Neuromuscular and balance-based training programs have been shown to reduce lower extremity injury risk by improving biomechanical and sensorimotor control. However, randomized controlled trials examining the effects of short-term interventions on landing mechanics (LESS-RT) and related sensorimotor outcomes in national-level female wrestlers are limited. This parallel-group randomized controlled trial was conducted in a supervised training environment integrated with regular wrestling practice. Twenty-two female wrestlers were randomly assigned to an intervention group (n = 11) or a control group (n = 11). The intervention consisted of a 4-week neuromuscular balance-based training program.
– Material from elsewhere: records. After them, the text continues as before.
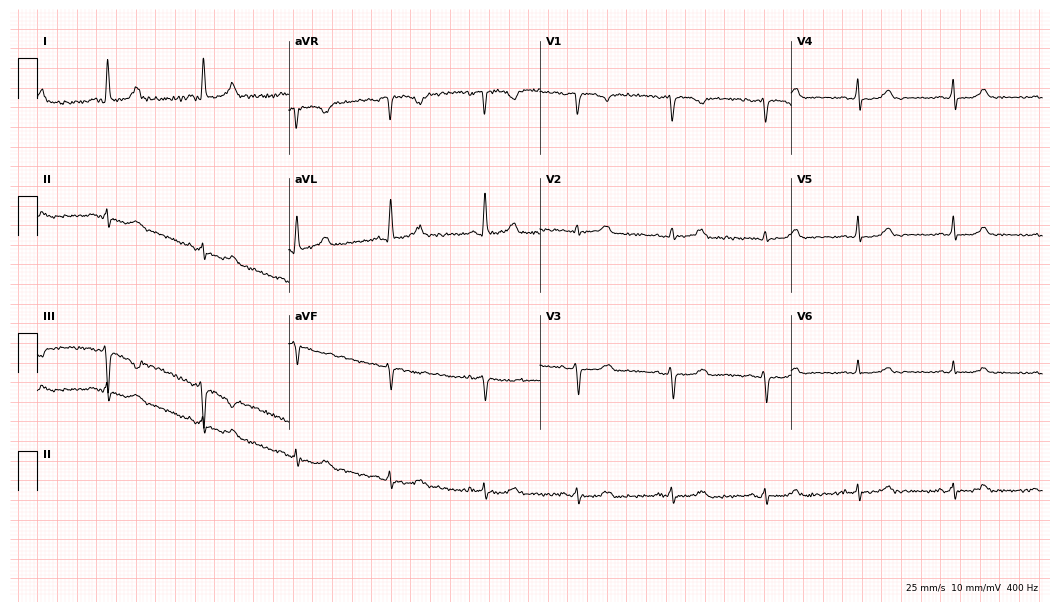
Resting 12-lead electrocardiogram (10.2-second recording at 400 Hz). Patient: a female, 65 years old. Read as a normal ECG.
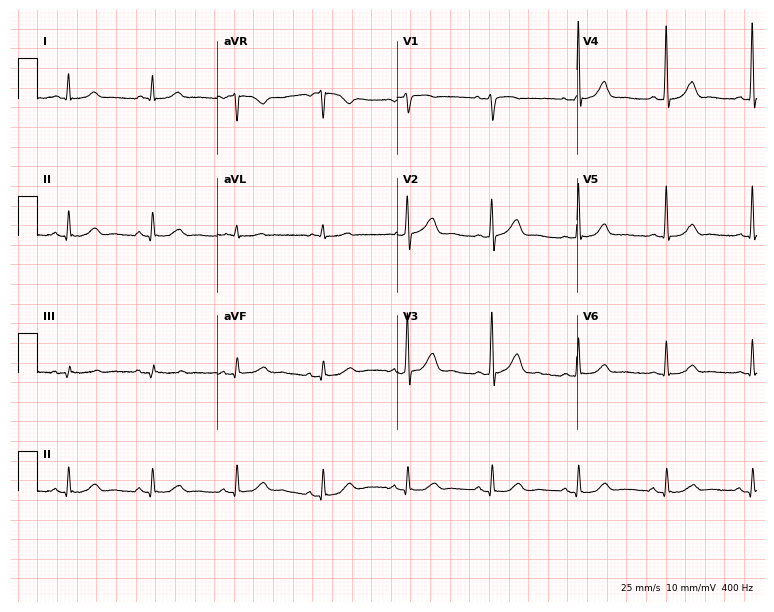
Standard 12-lead ECG recorded from a woman, 65 years old (7.3-second recording at 400 Hz). Read as a normal ECG.
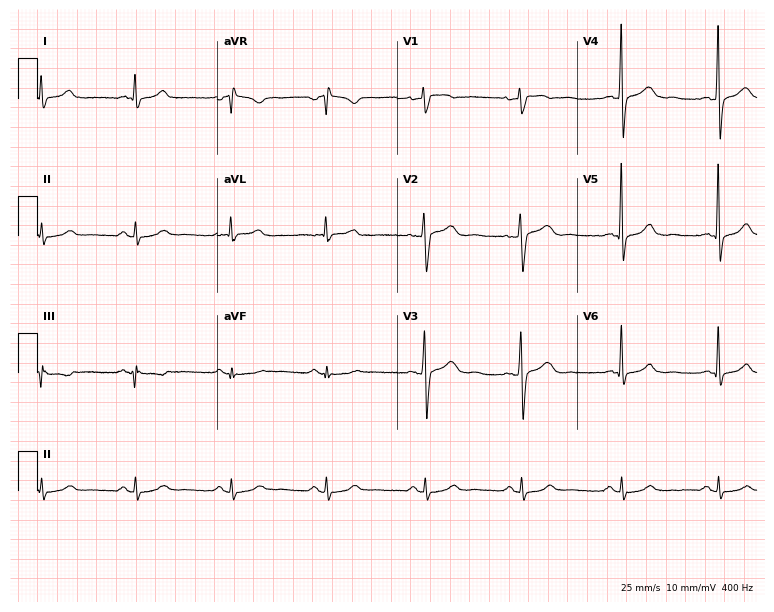
Electrocardiogram, a male, 57 years old. Overall reading on record: normal ECG.
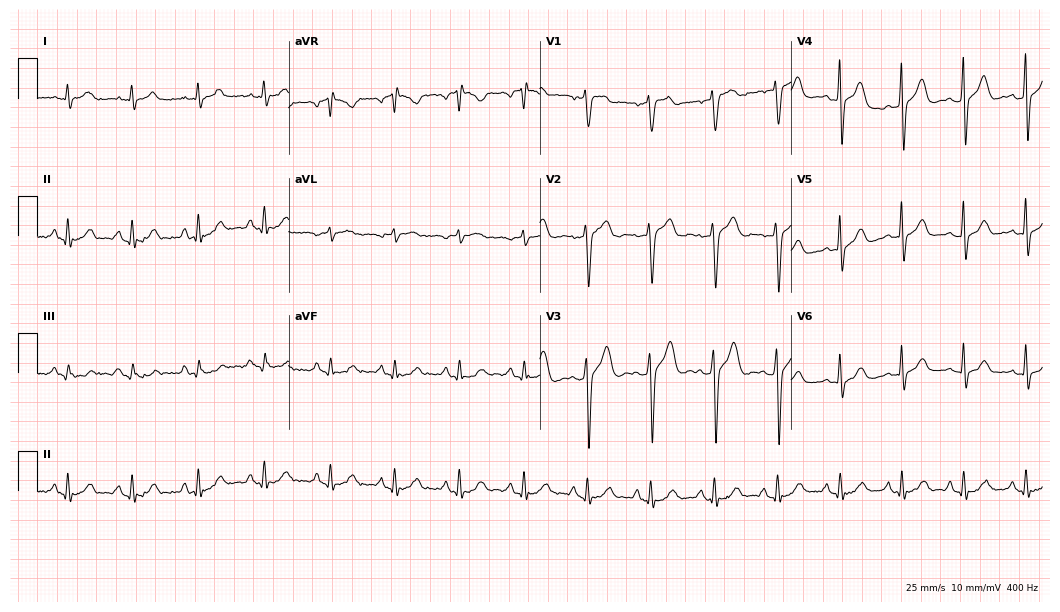
ECG (10.2-second recording at 400 Hz) — a 50-year-old male. Screened for six findings — first-degree AV block, right bundle branch block (RBBB), left bundle branch block (LBBB), sinus bradycardia, atrial fibrillation (AF), sinus tachycardia — none is recorded. Findings outside these six are not listed.
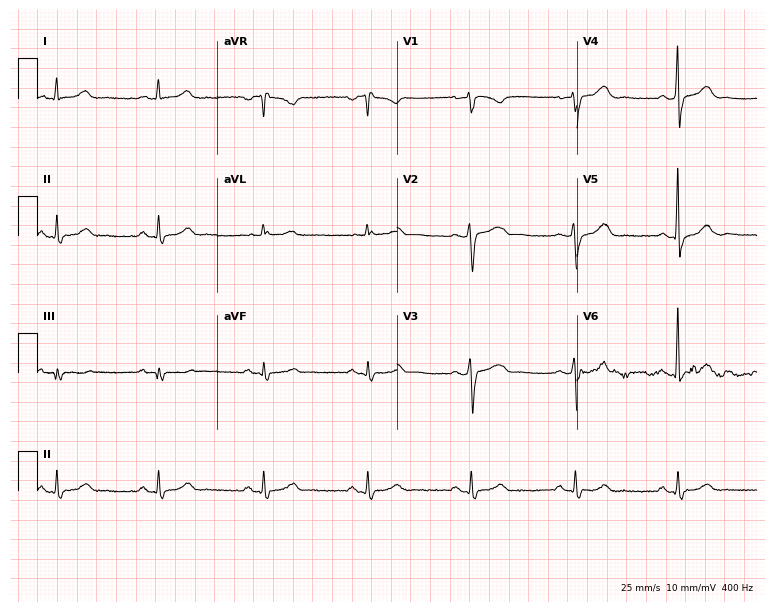
ECG — a 48-year-old male. Labelled as a normal ECG.
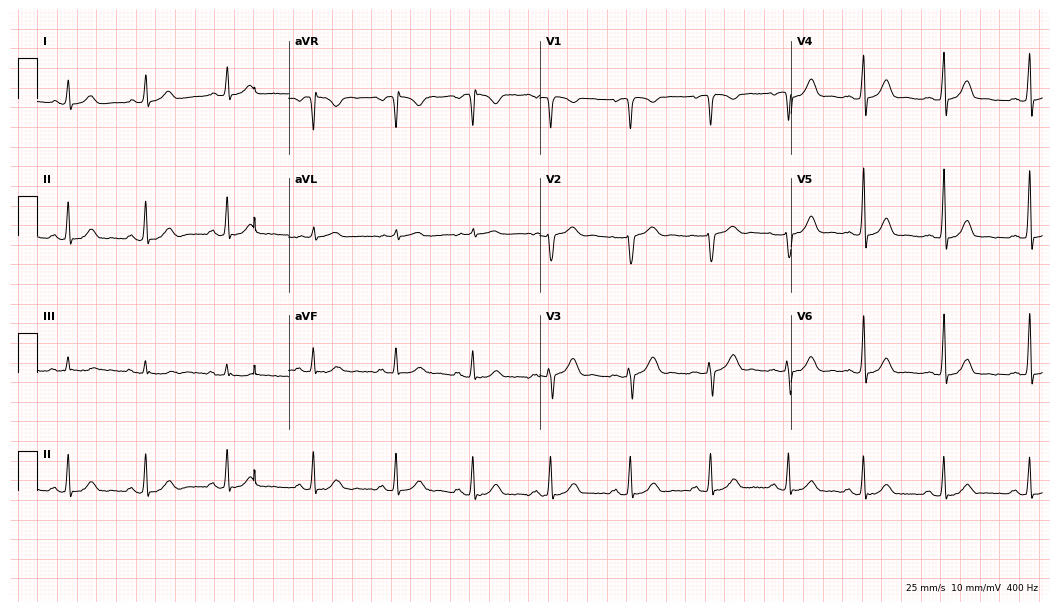
ECG — a 30-year-old female. Labelled as a normal ECG.
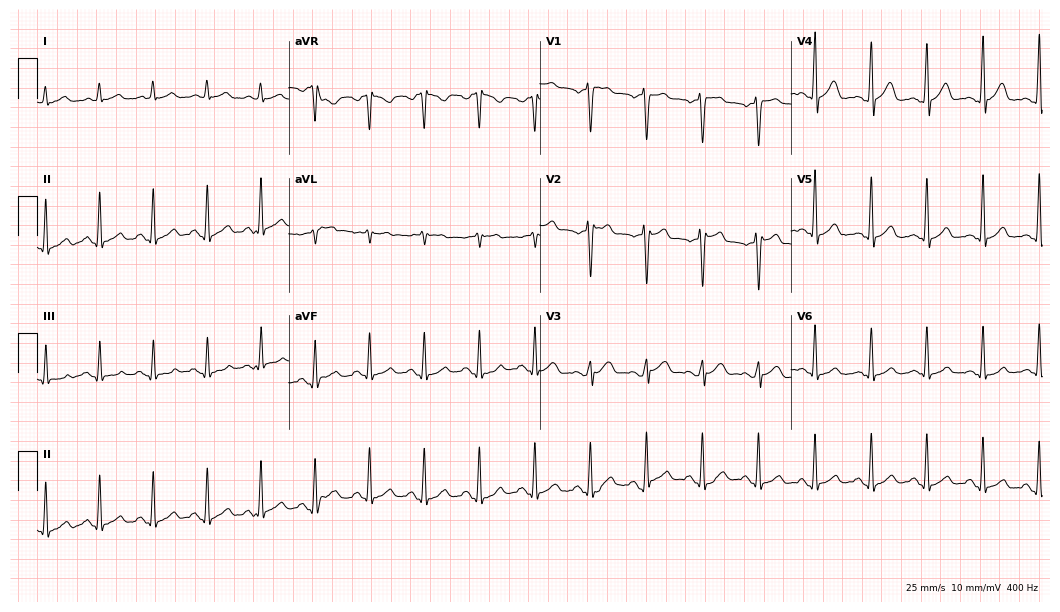
Standard 12-lead ECG recorded from a man, 44 years old (10.2-second recording at 400 Hz). The tracing shows sinus tachycardia (a sinus rate of 100 beats per minute or more).
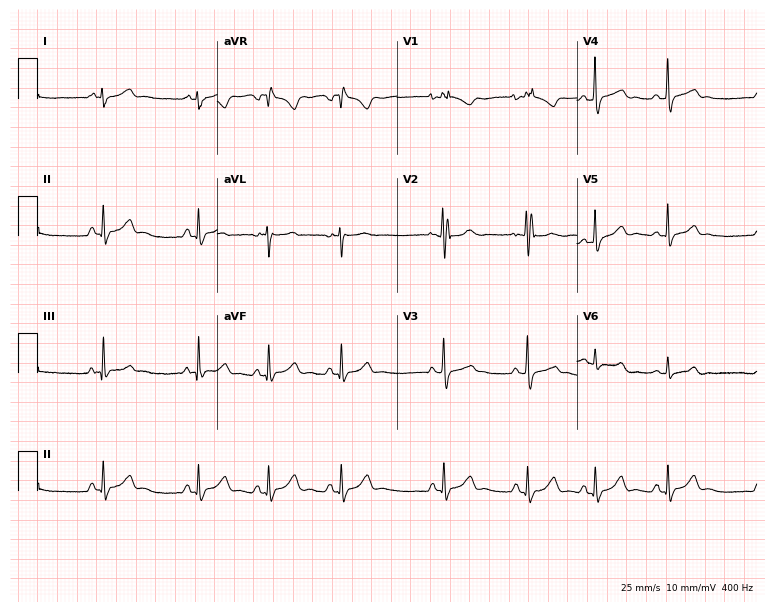
12-lead ECG (7.3-second recording at 400 Hz) from a female, 21 years old. Screened for six findings — first-degree AV block, right bundle branch block, left bundle branch block, sinus bradycardia, atrial fibrillation, sinus tachycardia — none is recorded. Other findings, if any, are not listed.
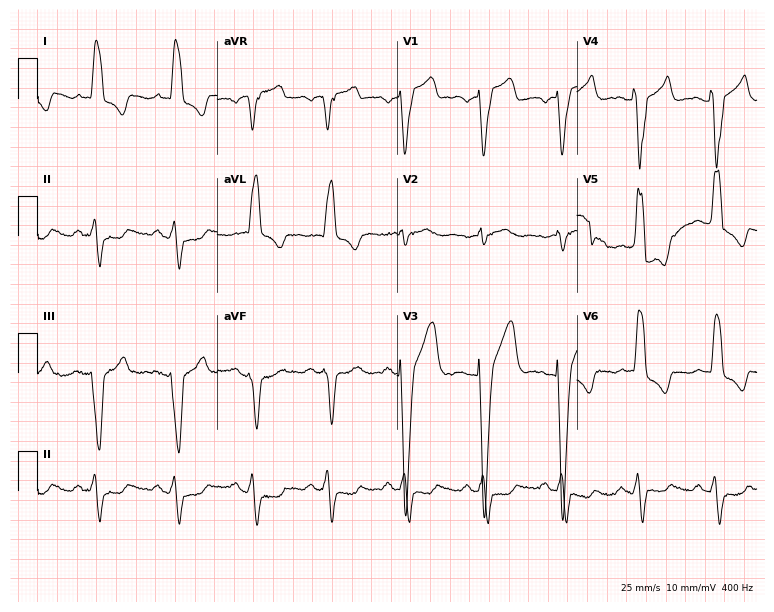
Resting 12-lead electrocardiogram (7.3-second recording at 400 Hz). Patient: a 46-year-old man. The tracing shows left bundle branch block.
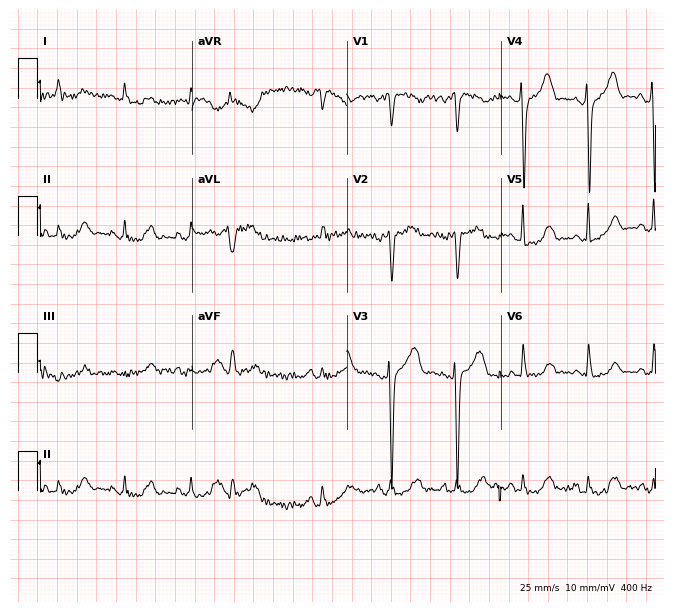
12-lead ECG (6.3-second recording at 400 Hz) from an 81-year-old female. Screened for six findings — first-degree AV block, right bundle branch block, left bundle branch block, sinus bradycardia, atrial fibrillation, sinus tachycardia — none is recorded. Only these six findings were labelled.

Landing mechanics were assessed using LESS-RT. Secondary outcomes included knee proprioception via joint position reproduction, force sense error using a Pressure Biofeedback Unit, static balance (Single-Leg Stance Test), and functional performance (Single-Leg Hop Test Battery). The intervention group demonstrated significant improvements in landing mechanics, with LESS-RT decreasing from 13.54 ± 1.29 to 9.18 ± 0.98 (p < < 0.001). Improvements were also observed in knee proprioception, static balance, and single-leg functional performance. Between-group comparisons favoured the intervention group across all outcome measures. A short-term neuromuscular balance training program leads to meaningful improvements in landing mechanics and associated sensorimotor functions, suggesting potential for reducing knee injury risk in female wrestlers. ClinicalTrials.gov, NCT07504666, registered on March 18, 2026.